*** Opening Supplied entries ***

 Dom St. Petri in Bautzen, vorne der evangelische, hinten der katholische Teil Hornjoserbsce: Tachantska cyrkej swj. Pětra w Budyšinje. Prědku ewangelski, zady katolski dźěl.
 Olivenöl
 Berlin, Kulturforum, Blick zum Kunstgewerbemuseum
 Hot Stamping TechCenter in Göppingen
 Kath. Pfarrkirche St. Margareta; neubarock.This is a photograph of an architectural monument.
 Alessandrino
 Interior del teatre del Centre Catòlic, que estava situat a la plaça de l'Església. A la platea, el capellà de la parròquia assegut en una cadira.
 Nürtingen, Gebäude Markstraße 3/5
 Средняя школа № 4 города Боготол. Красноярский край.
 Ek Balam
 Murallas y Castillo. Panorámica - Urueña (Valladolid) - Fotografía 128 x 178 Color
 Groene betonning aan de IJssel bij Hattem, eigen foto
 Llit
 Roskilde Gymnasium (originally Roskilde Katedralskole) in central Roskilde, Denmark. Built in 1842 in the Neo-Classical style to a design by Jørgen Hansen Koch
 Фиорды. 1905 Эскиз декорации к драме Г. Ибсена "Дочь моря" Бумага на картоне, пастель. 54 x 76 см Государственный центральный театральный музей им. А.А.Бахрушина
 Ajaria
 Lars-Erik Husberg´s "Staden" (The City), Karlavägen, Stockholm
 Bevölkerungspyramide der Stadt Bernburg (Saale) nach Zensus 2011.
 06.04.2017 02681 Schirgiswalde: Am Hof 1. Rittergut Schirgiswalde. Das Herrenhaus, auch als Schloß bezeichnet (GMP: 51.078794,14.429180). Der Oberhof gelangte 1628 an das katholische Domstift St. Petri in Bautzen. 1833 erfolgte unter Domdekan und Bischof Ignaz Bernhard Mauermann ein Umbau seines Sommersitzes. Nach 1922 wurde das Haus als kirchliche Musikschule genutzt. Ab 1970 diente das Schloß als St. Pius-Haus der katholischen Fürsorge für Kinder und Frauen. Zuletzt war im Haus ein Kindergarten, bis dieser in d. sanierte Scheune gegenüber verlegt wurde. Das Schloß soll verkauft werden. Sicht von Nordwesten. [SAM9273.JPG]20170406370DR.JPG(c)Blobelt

*** Closing Supplied entries ***

**Problem statement**
Could you please copy the lines of the listing above exactly, from its first line through the line bearing "Bevölkerungspyramide der Stadt", and nothing more?

**Exercise solution**
 Dom St. Petri in Bautzen, vorne der evangelische, hinten der katholische Teil Hornjoserbsce: Tachantska cyrkej swj. Pětra w Budyšinje. Prědku ewangelski, zady katolski dźěl.
 Olivenöl
 Berlin, Kulturforum, Blick zum Kunstgewerbemuseum
 Hot Stamping TechCenter in Göppingen
 Kath. Pfarrkirche St. Margareta; neubarock.This is a photograph of an architectural monument.
 Alessandrino
 Interior del teatre del Centre Catòlic, que estava situat a la plaça de l'Església. A la platea, el capellà de la parròquia assegut en una cadira.
 Nürtingen, Gebäude Markstraße 3/5
 Средняя школа № 4 города Боготол. Красноярский край.
 Ek Balam
 Murallas y Castillo. Panorámica - Urueña (Valladolid) - Fotografía 128 x 178 Color
 Groene betonning aan de IJssel bij Hattem, eigen foto
 Llit
 Roskilde Gymnasium (originally Roskilde Katedralskole) in central Roskilde, Denmark. Built in 1842 in the Neo-Classical style to a design by Jørgen Hansen Koch
 Фиорды. 1905 Эскиз декорации к драме Г. Ибсена "Дочь моря" Бумага на картоне, пастель. 54 x 76 см Государственный центральный театральный музей им. А.А.Бахрушина
 Ajaria
 Lars-Erik Husberg´s "Staden" (The City), Karlavägen, Stockholm
 Bevölkerungspyramide der Stadt Bernburg (Saale) nach Zensus 2011.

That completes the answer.